A woman unto herself is a traveler.
She wears many robes,
casts many spells,
takes many lovers,
and answers to only one impulse—Life.
Her adventures bestow empathy,
through error she is refined.
When she begins to detach
from the surface level of things,
here but no longer hypnotized,
she can begin to move through the world as a blessing.

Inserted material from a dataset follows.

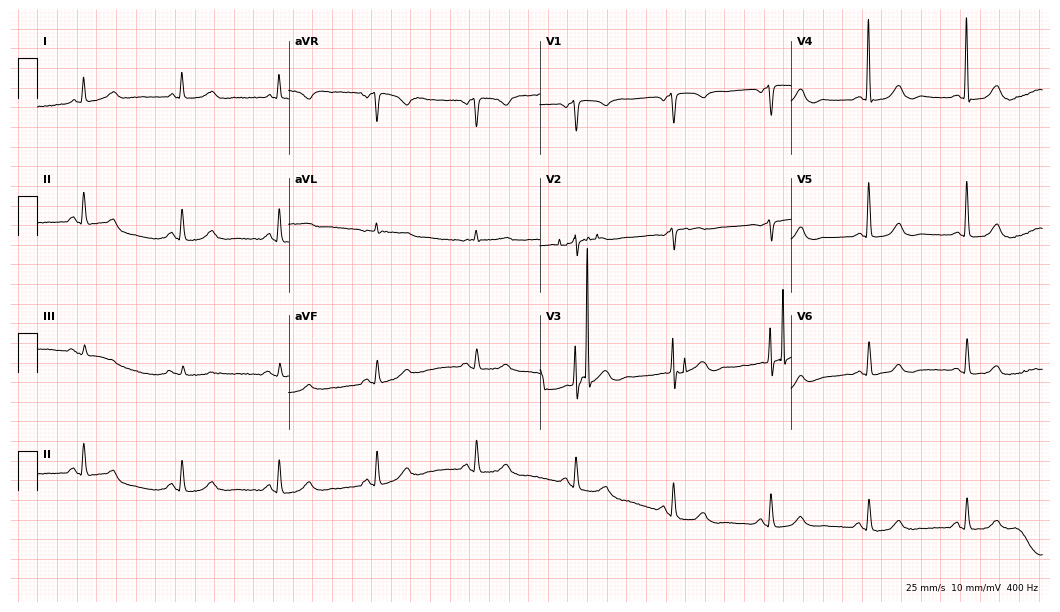
Standard 12-lead ECG recorded from a 73-year-old female patient. None of these six findings is recorded: first-degree AV block, right bundle branch block, left bundle branch block, sinus bradycardia, atrial fibrillation, sinus tachycardia. Findings outside these six are not listed.

No matter who she is, how low or high,
these conditions no longer matter,
she is the measurement.
A woman unto herself is wise.
Trust her judgment.
She speaks for the voiceless.
Including all that have been forgotten.
She is an oracle
for the next movement
in the symphony of Life.
A woman unto herself is a wonder
as she stands in her divinity.
Behold!
The goddess is animate
in her smallest gesture;
and the whole universe
is contained in her form.
She restores desire
as the essence of creation.
Offer your gifts
and see how her acceptance
returns them tenfold.
She grants a boon
for every sincere affection.
A woman unto herself is free.
She chooses her roles
in order to know more
of her multidimensional self.
Her desire to dance
is an invitation to awakening.
But you must value her freedom
over your tidy life.
This is not a simple condition—
Men have been driven mad by this.
Each woman unto herself
is made also by the men in her life.
The tender care of the grandfather
whose heart has been softened by time.
The first friend in the father
whose strength is buffered by play.
The kind presence of the brother
whose journey unfolds in tandem.
The erotic allure of the Dark Prince
whose lessons destroy the maiden.
The protective promise of a partner
whose commitment is for keeps.
The perennial presence of the spouse
whose familiarity hides his depths.
The buoyant heart of the son
whose adoration is a balm.
The quick hands of the Thief
whose trespasses teach us value.
The courage of the righteous Warrior
whose sacrifice is for the whole.
The illusions of the Black Magician
whose spells have to be overcome.
The mystical maps of the Magi
whose gifts must be received.
The genius of the Bard
whose songs must be remembered.
The companionship of spiritual friends,
all the men we meet along the way,
walking beside us into completion,
two sides of the same coin.
Walking through the high grass
with a mature priestess,
I ask her about Shakti.
She looks up with eyes like sapphires,
“That’s a risky topic. Can we contain it?”
I hesitate, “That’s what I want to know…
How can I embody Her
when She has no respect for convention?”
She nods and reflects,
“I guess it’s right relationship? Ethics.”
This wisdom is passed woman to woman
Where the chain breaks,
so does a heart.
We must teach our daughters
how to hold their power.
How to discern right from wrong
according to The Laws
written on their hearts.
There is nothing that can be said
about the wisdom of the feminine
that even remotely captures
the actual experience
of receiving Her Grace.
Not in this poem, not in any book.
We can only point
in the direction of the wind,
to the presence of light,
to a blossoming belly,
to the beauty of this world,
and say when we feel it,
She’s right here.
Fin.
This poem was written between March 2020-Today.